Car dans le calme des eaux premières,
c’est déjà l’avenir qui vient boire en elle. »
Princesse ÄLLÏÄ, Gardienne du Souffle Premier

L’Éveil de la Nacre
Au creux de la nacelle blanche, le nacre s’éveille opalescent ;
Laëtïtïa parait isolée mais elle est baignée d’onde pure.
Mille échos dans une avalanche de rayons d’or luminescents
Ont commencé d’affrioler ses sens qui peu à peu s’épurent.
Le Lait Lunaire
Un petit cristal, pluie d’écume, vient apaiser sa soif d’argent ;
C’est un festin de perle rare qui s’écoule tout doucement.
Ce nectar, comme de coutume, nourrit l’appétit exigeant
De la princesse qui se prépare à un prochain évènement.
Le Chant des Ondes jumelles
Un chant s’élève, fleur de nacre, vibrant au gré des flots dormants ;
C’est un cupidon bénévole qui cherche un astre pour s’unir.

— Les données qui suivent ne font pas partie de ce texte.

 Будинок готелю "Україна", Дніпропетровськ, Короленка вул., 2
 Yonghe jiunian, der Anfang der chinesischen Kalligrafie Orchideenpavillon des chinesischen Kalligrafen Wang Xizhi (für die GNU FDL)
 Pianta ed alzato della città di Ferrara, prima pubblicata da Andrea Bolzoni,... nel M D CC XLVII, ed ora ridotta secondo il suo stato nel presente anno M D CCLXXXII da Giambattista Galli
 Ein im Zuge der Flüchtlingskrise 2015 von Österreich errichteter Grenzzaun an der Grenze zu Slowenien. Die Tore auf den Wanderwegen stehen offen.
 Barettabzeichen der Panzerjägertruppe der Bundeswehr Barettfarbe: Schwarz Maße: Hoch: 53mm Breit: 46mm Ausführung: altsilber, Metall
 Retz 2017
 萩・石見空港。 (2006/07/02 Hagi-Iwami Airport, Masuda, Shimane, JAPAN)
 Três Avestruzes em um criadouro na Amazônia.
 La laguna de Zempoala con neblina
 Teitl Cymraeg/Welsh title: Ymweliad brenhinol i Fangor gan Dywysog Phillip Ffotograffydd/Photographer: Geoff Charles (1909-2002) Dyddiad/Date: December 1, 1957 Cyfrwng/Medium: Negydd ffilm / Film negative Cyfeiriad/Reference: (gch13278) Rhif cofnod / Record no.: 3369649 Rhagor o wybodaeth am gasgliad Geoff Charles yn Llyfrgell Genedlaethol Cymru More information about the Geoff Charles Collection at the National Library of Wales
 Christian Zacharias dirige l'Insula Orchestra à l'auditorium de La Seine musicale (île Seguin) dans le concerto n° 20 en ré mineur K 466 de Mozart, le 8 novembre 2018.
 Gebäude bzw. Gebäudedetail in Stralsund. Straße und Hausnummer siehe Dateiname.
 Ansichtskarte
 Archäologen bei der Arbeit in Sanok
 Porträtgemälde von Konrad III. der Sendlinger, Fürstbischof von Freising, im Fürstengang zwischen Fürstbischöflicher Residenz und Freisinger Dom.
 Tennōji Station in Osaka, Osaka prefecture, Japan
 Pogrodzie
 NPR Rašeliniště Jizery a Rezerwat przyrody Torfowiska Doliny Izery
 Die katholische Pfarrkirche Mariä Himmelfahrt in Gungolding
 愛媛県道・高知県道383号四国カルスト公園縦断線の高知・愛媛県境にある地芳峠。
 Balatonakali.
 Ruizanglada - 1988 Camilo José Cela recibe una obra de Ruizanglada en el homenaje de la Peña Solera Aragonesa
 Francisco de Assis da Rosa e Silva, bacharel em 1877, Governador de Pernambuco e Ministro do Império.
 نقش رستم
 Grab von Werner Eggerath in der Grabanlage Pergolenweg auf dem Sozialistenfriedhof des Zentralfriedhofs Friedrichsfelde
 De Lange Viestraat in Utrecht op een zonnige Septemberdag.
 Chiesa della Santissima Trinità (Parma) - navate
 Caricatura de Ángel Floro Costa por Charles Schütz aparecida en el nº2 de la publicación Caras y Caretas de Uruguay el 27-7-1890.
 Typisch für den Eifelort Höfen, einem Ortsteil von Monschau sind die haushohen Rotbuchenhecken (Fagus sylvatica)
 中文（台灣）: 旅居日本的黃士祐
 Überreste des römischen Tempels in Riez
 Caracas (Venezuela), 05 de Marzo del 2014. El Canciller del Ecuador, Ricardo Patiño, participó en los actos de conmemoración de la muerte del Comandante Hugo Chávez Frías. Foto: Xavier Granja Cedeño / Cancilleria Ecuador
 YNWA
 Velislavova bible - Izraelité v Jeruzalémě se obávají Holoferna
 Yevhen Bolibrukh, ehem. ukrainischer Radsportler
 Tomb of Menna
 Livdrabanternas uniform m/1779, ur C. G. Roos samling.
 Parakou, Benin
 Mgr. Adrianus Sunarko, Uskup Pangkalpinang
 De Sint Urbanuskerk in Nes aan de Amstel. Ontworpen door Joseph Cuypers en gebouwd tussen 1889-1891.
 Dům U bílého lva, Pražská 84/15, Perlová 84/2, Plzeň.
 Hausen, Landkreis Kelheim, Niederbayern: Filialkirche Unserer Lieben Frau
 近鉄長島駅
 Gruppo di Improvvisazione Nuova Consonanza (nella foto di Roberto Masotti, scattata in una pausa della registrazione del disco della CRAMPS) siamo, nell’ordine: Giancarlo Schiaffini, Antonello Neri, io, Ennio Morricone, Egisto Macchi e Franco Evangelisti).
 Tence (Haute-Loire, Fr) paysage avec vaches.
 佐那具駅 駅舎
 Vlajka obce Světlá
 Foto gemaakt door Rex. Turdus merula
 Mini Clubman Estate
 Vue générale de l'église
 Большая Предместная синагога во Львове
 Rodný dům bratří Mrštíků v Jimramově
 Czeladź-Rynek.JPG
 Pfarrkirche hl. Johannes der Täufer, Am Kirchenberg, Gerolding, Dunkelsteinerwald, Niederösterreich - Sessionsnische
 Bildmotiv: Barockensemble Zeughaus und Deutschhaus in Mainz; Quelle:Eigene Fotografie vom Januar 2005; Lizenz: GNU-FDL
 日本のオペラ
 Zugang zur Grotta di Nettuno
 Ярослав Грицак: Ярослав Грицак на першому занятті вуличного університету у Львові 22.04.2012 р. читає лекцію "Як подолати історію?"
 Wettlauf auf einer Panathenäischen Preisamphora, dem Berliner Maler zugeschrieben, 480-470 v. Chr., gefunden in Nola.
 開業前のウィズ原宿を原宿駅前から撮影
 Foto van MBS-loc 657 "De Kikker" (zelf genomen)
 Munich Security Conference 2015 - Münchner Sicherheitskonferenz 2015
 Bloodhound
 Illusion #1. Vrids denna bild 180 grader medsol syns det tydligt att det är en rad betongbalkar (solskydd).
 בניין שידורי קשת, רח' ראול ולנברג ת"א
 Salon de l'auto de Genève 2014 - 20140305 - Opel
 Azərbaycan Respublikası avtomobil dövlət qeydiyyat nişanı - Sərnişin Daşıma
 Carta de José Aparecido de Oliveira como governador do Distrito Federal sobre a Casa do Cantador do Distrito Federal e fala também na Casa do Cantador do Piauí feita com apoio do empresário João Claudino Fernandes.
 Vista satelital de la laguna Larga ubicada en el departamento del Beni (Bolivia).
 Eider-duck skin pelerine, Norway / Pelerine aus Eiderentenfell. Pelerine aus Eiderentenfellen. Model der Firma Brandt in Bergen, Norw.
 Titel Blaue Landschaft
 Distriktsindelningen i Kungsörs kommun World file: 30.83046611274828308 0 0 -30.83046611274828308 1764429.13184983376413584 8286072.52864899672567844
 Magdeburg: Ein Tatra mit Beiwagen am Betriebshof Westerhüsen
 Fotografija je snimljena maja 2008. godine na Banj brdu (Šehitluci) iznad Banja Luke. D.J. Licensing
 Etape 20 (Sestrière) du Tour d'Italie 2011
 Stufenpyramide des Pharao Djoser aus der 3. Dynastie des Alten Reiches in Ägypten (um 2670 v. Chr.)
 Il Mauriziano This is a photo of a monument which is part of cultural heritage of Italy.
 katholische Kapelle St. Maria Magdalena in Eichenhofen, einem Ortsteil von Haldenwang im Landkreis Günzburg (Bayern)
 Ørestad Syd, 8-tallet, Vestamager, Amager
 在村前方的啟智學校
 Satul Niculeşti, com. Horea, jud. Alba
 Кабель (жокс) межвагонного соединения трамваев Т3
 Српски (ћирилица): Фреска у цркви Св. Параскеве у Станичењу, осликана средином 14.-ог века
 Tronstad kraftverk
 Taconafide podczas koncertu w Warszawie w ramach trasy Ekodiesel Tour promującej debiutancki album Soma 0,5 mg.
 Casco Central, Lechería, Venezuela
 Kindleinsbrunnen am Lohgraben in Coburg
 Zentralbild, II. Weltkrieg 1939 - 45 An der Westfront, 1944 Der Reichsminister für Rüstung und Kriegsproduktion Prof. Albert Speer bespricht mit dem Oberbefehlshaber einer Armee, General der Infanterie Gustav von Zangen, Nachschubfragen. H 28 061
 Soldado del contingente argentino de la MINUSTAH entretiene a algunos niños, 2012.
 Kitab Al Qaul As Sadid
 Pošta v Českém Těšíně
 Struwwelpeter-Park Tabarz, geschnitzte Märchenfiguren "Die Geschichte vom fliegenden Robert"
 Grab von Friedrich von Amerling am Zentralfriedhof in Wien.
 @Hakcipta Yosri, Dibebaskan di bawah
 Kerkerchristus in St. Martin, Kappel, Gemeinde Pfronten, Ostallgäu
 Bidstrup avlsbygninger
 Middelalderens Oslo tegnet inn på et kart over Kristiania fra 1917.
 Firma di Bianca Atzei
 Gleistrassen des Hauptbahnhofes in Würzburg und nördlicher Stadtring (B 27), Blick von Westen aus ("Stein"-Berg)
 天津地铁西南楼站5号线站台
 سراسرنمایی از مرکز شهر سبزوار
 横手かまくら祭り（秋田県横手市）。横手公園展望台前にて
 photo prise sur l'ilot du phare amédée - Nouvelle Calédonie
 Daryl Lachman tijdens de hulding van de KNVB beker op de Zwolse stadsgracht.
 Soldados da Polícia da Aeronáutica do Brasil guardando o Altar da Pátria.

Il anticipe un nouveau sacre au milieu des balbutiements
Afin que son rêve s’envole vers celui qu’elle doit soutenir.
La Vision de Juillet
L’horizon bleu devient voyant qui l’élève comme un levain ;
Laëtïtïa perçoit dans la brume un prince dont le nom fait écho
À son propre « moi » clairvoyant qui sait déjà ce lien divin
Comme le marteau sur l’enclume sonnant pour son alter ego.
Le Fil d’Argent
Lancerait-elle vers le futur un appel comme une prière ?
Recevrait-elle du passé l’assurance de l’éternité ?
ÄLLÏÄ et ÏÄNIMÏÄ suturent ces deux échos avant-arrière ;
Laëtïtïa sent alors passer comme un sceau de pérennité.
La Fusion des Sources
L’onde de nacre cadre au foyer où l’étincelle alors se pose
Joignant au Féminin Sacré Laëtïtïa-ÄLLÏÄ-ÏÄNIMÏÄ.
Du Cristal Majeur déployé, toute l’énergie alors dispose
De la puissance consacrée à l’essor de l’ÏÄMOURÏÄ.
L’Attente Souveraine
Le silence règne dans son berceau comme une armure de silence ;
La petite reine détient le sceau de la plus haute connaissance.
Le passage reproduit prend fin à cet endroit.